April 4, 2010 in Nation/World

China currency decision delayed

Geithner hesitates in assigning manipulator label
Kevin G. Hall And Nancy A. Youssef McClatchy
 

Gap in trade

The U.S. trade deficit with China totaled $226.8 billion last year – the largest imbalance with any country. U.S. manufacturers say China’s yuan is undervalued by as much as 40 percent and is a big reason for the massive trade deficit.

Associated Press

WASHINGTON – In a surprise announcement, Treasury Secretary Timothy Geithner said Saturday that he will delay for three months the much-anticipated decision on whether or not to brand China a currency manipulator.

Geithner was poised to make the announcement before an April 15 deadline that requires the agency to report to Congress annually about nations that artificially value their currency to the disadvantage of U.S. companies.

Democrats in Congress and even trade advocates have for weeks demanded that the Obama administration take action against China. They say the undervalued yuan hurts both U.S. exports to China and makes Chinese products unfairly cheap here.

“There are a series of very important high-level meetings over the next three months that will be critical to bringing about policies that will help create a stronger, more sustainable, and more balanced global economy,” Geithner said in a statement, promising to press China in three high-profile meetings. “I believe these meetings are the best avenue for advancing U.S. interests at this time.”

Geithner’s statement comes just two days after Beijing announced that Chinese President Hu Jintao will attend a nuclear security summit meeting in Washington April 12-13. Even as the United States seeks to curb China’s currency rate setting, it also needs China’s support for U.N.-backed sanctions against Iran and its nuclear ambitions, and Geithner’s announcement appeared to be timed before Hu’s arrival.

Saturday’s announcement by Geithner gives China a way to address U.S. concerns while saving face. It avoids a decision made under an embarrassing deadline.

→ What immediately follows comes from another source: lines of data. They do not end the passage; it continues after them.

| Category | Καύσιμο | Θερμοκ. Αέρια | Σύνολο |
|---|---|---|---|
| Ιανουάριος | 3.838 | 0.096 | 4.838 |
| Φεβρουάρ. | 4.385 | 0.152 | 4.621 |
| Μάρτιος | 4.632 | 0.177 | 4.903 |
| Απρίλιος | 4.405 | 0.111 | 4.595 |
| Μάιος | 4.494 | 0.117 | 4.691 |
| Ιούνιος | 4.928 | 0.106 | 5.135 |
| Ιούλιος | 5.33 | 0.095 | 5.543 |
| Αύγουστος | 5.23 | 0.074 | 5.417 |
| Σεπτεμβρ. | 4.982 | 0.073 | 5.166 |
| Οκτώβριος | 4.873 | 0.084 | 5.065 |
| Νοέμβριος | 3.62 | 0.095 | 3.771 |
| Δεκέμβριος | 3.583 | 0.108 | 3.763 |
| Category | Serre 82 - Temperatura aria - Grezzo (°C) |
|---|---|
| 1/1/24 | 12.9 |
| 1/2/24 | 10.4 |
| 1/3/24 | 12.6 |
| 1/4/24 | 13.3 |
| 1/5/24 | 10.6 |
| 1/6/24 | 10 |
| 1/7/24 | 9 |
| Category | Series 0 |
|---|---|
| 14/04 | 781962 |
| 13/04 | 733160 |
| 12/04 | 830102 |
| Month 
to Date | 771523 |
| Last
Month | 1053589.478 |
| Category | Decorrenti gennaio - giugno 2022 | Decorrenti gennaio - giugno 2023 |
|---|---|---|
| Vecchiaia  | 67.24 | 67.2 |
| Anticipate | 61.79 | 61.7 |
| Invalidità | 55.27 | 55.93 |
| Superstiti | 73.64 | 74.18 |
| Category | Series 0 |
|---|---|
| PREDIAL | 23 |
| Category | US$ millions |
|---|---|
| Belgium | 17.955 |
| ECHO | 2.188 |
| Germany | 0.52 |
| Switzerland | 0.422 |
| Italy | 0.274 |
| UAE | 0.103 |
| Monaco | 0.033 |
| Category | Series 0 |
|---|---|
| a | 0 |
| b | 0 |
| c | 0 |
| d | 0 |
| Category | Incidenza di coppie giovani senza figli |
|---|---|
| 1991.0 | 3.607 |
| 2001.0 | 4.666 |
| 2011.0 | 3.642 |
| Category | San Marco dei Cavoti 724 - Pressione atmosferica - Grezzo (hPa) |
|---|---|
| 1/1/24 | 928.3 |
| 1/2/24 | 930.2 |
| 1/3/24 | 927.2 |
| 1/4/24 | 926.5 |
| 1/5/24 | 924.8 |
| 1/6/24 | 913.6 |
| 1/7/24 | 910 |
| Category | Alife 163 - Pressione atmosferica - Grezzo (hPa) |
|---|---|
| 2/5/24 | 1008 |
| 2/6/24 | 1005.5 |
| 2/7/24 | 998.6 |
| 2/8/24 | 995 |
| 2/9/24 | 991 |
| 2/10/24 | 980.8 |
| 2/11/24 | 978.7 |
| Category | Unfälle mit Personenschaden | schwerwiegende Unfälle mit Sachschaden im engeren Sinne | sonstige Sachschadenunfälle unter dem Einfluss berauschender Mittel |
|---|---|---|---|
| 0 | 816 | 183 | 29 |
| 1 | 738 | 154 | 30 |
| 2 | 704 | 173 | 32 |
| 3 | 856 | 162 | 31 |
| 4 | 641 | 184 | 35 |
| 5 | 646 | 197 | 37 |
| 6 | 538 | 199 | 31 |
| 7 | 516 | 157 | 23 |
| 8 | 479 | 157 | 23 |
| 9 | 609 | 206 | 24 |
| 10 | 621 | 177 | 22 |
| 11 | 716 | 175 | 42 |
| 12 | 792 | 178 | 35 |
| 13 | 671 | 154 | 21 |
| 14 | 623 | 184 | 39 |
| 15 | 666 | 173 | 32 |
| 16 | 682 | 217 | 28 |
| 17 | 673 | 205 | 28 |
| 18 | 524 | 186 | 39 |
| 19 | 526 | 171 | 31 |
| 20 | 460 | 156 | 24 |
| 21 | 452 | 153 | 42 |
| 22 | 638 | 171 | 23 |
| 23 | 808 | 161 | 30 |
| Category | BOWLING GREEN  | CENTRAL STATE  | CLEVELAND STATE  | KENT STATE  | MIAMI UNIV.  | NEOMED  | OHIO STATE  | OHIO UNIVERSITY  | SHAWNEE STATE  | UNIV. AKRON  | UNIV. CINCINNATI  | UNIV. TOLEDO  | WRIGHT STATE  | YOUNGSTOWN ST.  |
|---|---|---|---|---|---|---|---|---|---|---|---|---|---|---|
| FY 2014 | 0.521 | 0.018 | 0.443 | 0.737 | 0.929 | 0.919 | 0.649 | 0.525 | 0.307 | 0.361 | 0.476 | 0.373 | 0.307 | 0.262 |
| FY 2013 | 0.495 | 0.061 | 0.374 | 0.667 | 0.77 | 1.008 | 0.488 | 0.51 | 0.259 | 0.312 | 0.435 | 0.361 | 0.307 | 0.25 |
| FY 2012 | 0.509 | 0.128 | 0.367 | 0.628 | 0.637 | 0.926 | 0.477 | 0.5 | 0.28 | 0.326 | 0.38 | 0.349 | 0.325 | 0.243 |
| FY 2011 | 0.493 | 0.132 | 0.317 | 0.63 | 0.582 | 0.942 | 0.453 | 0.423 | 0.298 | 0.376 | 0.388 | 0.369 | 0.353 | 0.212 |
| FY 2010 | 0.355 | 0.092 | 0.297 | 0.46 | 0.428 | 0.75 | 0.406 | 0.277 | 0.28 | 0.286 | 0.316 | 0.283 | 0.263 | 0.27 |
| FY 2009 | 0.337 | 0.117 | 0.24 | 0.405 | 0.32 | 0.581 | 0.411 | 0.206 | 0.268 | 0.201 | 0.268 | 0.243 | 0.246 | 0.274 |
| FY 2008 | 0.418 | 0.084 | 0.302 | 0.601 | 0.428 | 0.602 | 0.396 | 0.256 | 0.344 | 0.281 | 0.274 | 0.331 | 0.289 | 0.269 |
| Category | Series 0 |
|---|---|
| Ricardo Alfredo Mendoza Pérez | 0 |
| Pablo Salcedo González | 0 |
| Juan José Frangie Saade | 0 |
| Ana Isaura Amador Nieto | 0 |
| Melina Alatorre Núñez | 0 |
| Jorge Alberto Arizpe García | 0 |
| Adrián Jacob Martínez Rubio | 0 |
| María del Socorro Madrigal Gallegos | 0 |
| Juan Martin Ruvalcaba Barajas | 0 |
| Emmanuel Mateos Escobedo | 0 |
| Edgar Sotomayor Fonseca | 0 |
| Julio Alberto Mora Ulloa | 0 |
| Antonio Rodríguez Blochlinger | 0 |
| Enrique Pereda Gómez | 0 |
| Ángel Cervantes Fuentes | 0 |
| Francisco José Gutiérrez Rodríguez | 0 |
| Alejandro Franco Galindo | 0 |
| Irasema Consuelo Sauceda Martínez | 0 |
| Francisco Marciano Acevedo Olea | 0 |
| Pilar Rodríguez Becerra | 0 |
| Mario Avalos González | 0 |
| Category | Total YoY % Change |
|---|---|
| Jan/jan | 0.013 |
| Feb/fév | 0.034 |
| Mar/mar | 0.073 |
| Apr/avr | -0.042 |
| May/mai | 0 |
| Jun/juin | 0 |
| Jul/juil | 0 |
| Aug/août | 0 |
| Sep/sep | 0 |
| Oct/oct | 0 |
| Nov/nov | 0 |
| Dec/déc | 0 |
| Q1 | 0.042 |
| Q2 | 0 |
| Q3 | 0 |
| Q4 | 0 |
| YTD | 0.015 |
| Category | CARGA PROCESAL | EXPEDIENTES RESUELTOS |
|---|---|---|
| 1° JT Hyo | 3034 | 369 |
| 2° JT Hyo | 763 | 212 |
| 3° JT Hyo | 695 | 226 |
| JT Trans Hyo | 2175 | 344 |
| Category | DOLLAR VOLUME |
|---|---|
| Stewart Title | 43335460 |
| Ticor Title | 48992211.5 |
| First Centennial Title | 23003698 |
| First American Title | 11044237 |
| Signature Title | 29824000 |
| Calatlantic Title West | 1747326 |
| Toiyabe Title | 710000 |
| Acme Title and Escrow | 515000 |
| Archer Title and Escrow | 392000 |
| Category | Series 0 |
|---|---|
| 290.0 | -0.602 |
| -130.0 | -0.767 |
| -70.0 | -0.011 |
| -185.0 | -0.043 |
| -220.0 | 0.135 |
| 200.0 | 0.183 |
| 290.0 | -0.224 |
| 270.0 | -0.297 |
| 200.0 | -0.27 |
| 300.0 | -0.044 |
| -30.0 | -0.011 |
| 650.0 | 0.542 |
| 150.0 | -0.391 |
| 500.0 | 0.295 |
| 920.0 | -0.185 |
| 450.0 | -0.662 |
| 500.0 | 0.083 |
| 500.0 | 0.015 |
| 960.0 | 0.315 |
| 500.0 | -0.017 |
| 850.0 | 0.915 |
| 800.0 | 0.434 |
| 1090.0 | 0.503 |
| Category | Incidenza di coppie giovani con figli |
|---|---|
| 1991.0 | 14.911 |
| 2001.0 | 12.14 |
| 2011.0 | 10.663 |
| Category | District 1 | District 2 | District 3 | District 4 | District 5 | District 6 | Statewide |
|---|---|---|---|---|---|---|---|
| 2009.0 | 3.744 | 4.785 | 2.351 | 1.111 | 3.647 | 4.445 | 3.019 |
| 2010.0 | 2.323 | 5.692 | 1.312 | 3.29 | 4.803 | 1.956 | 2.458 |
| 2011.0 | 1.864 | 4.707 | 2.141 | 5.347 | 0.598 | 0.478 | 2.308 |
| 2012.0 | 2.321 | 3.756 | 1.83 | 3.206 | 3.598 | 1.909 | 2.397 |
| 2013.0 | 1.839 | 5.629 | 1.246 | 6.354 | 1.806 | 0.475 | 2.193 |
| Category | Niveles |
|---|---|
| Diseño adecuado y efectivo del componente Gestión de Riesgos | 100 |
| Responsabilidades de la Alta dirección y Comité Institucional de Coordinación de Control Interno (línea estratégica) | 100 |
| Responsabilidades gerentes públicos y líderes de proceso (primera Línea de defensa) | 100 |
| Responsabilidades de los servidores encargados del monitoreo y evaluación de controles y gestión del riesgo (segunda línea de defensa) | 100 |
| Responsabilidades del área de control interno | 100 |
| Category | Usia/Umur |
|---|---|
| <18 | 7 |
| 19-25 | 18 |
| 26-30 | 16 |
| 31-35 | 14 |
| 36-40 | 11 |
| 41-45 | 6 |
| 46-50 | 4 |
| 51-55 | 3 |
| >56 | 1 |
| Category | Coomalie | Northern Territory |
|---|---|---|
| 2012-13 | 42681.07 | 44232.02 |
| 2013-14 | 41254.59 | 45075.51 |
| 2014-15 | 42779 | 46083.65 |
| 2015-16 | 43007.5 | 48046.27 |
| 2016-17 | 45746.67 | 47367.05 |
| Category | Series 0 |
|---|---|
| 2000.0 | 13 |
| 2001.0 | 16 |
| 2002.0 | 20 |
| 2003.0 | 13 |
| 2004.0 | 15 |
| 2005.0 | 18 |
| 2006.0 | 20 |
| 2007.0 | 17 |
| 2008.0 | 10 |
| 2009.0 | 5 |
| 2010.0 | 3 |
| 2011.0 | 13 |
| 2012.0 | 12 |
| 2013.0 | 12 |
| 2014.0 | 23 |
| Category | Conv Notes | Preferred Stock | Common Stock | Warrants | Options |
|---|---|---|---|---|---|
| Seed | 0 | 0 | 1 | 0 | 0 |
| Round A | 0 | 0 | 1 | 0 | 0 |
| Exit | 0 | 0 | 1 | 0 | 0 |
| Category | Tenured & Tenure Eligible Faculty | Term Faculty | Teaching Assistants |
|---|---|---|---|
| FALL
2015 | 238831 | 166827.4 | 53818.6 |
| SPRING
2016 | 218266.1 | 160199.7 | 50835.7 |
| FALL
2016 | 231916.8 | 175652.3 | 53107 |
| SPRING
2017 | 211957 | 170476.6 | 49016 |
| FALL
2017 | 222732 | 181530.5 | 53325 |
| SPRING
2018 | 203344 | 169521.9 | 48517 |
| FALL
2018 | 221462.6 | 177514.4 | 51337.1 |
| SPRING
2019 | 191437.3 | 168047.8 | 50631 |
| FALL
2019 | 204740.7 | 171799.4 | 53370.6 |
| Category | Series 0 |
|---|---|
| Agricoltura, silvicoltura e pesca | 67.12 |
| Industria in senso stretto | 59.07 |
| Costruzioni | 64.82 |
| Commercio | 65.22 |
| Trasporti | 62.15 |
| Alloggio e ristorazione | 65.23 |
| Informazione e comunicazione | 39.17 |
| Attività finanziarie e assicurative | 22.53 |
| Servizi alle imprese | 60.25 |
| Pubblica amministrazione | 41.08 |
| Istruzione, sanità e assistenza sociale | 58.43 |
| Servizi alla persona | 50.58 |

China repeatedly has denied its exchange rate is fixed to the disadvantage of foreign competitors. But economists in the United States and Europe believe currency manipulation explains why China continues to have such a large trade surplus with most of the developed world.

China is facing mounting international pressure from not only the United States but Europe to show more flexibility on the currency issue. When the world economy was booming, countries were willing to tolerate job losses to cheaper Chinese imports. But today, the focus almost everywhere is on keeping and creating jobs, and nations cannot afford to lose jobs to China the way they could two years ago.

In addition, U.S. policymakers had resisted branding China a currency manipulator, fearing it would stop China from buying U.S. government debt. China and Japan rival each other as the largest purchaser of U.S. debt.

But in recent weeks, even the staunchest of free trade advocates have condemned Chinese currency practices as harmful to U.S. jobs. These include C. Fred Bergsten, director of the Peterson Institute for International Economics, who believes China’s fixed exchange rate is costing America at least 1.5 million jobs.

Pressure was building in Congress for action against China. Sen. Charles Schumer, D-N.Y., is advancing bipartisan legislation to get tough with China.